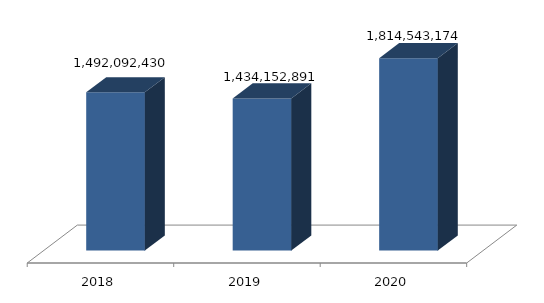
| Category | Series 0 |
|---|---|
| 0 | 1492092430 |
| 1 | 1434152891 |
| 2 | 1814543174 |

========================

> _Task brief_: Set down the data above verbatim, omitting every image.

> _Exercise response_:
| Category | Series 0 |
|---|---|
| 0 | 1492092430 |
| 1 | 1434152891 |
| 2 | 1814543174 |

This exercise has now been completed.